Friday, October 12, 2018

What is Juuling?

What a Juul e-cigarette looks like
From “Juuling: An Alarming Trend Reversing Decades of Health Gains” by Donna Orem, NAIS President . . . 

“Cigarette smoking has been on a steady decline among teens for the past decade. That’s good news … but, a new craze called “Juuling” is threatening to reverse that. A Juul is a brand of e-cigarette that has become popular among middle and high schoolers, at least in part because of youth-friendly flavors and a discrete, concealable design. If Juuling is not yet on your radar, it should be, as it is quickly moving from a trend among a small percentage of teens to a major health crisis, with many implications still unknown.”

Wikipedia on JUUL “JUUL Labs (/ˈdʒuːl/ JOOL, like "jewel"[7]) is an electronic cigarette company which spun off from PAX Labs in 2017.[1] The JUUL e-cigarette was introduced by PAX Labs in 2015.[8] It is a type of e-cigarette that uses nicotine salts that exist in leaf-based tobacco for its key ingredient.[8] The JUUL is the most popular e-cigarette in the United States by market share,[9] and its widespread use by youth has triggered multiple investigations by the U.S. Food and Drug Administration.”

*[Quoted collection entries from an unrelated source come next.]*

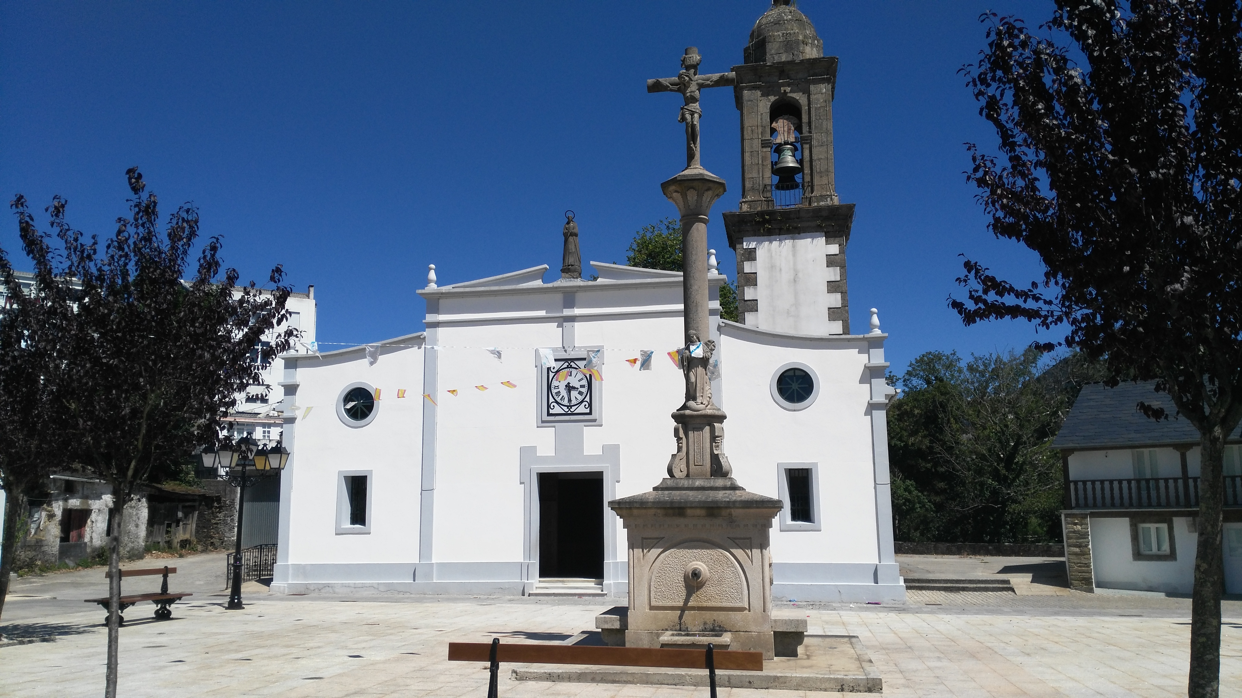 Igrexa parroquial de Santa Maria en As Pontes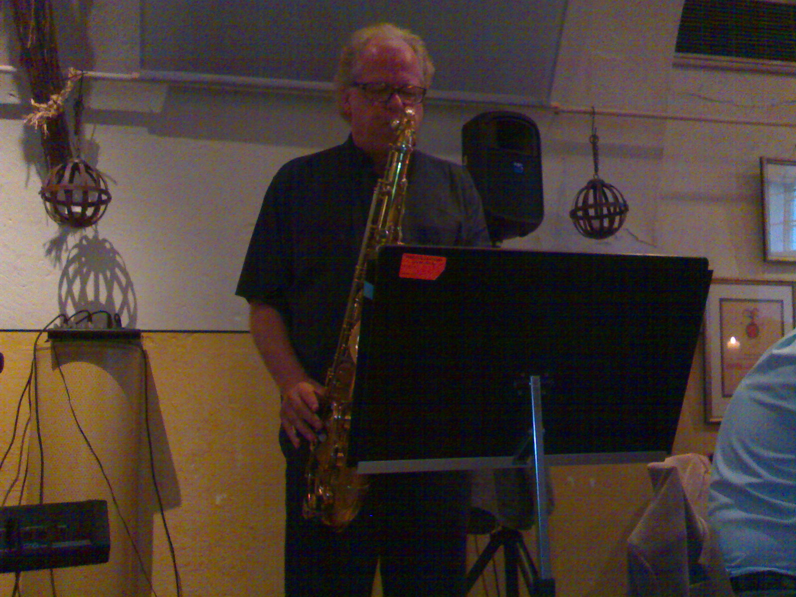 Sax solo by Eero Koivistoinen.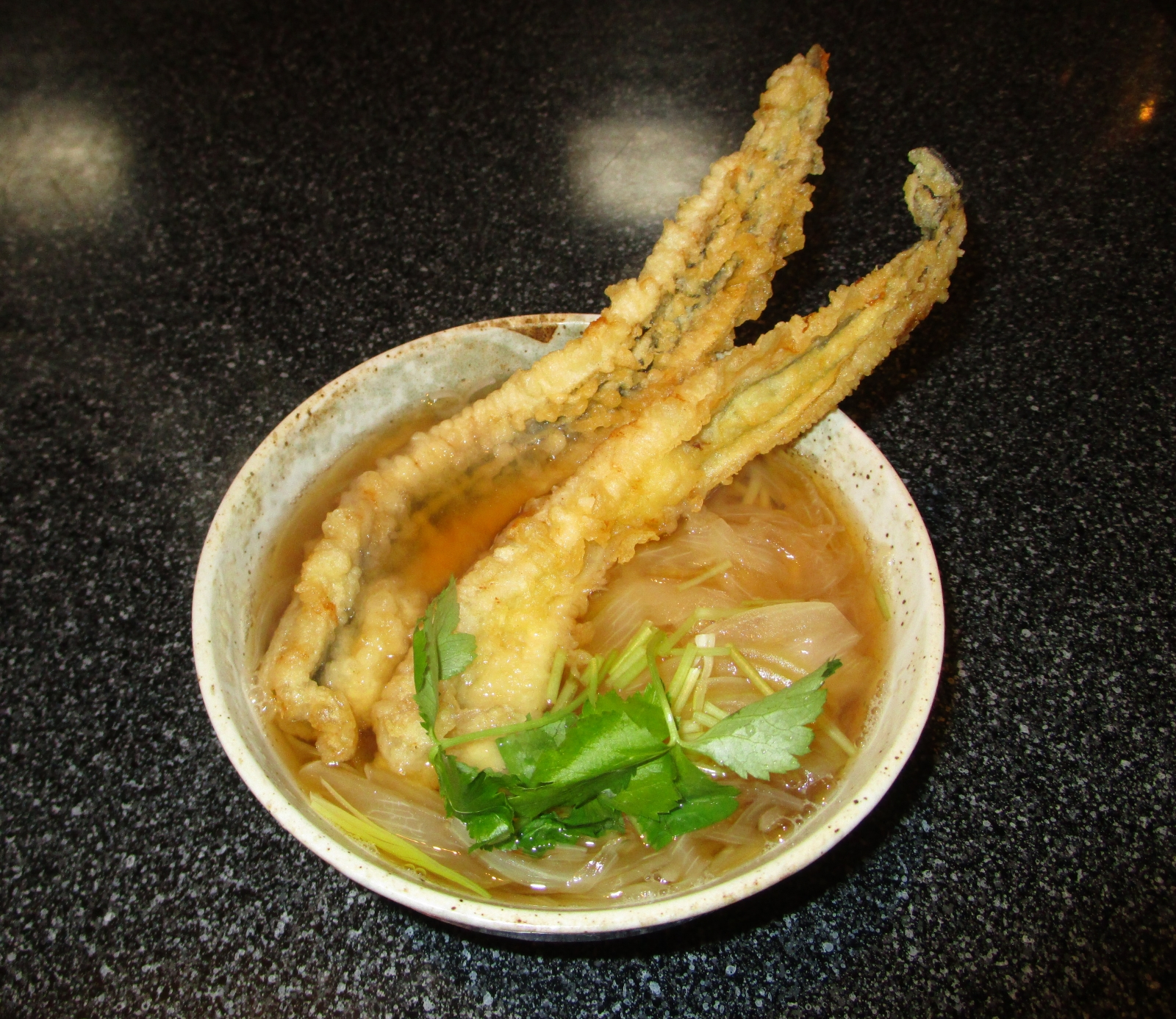 穴子天ぬーどる（兵庫県淡路市、浜ちどりより撮影）

Sunday, September 30, 2018

A Special Treat for Vegan Musicians

When you have five minutes before your class is over or before it is time to say good night to your child, you might share this TEDxSydney video. It plays very well with those who love music and enjoy carrots.

Friday, September 14, 2018

If You Love Books . . .

. . . click here to see a fascinating picture portfolio of how to cover books. I think you will find this fascinating. Be sure to share with your students/children to get their take on the beautiful, creative designs and what you can do with book covers.

Saturday, September 1, 2018

Understanding Transgender

I just read the most beautiful book about one family's experience with raising a transgender child. In Becoming Nicole you see all aspects of the transition—anatomically and psychologically—from the viewpoint of Nicole, parents, siblings, school community, friends, and greater community. Author Amy Ellis Nutt does a terrific job to help the reader understand the challenges and love that are part of the transition.

TED Talks has seven talks on the gender spectrum that "break down what it means to live outside society's traditional (and outdated) understanding of gender."

Thursday, August 16, 2018

iGen Generation - Born 1995-2012

If you, or your child, or your student was born anytime between 1995 and 2012 you/she/he is of the iGen generation— you know, the generation after the Millennials. You will want to read Dr. Jean M. Twenge's book iGen.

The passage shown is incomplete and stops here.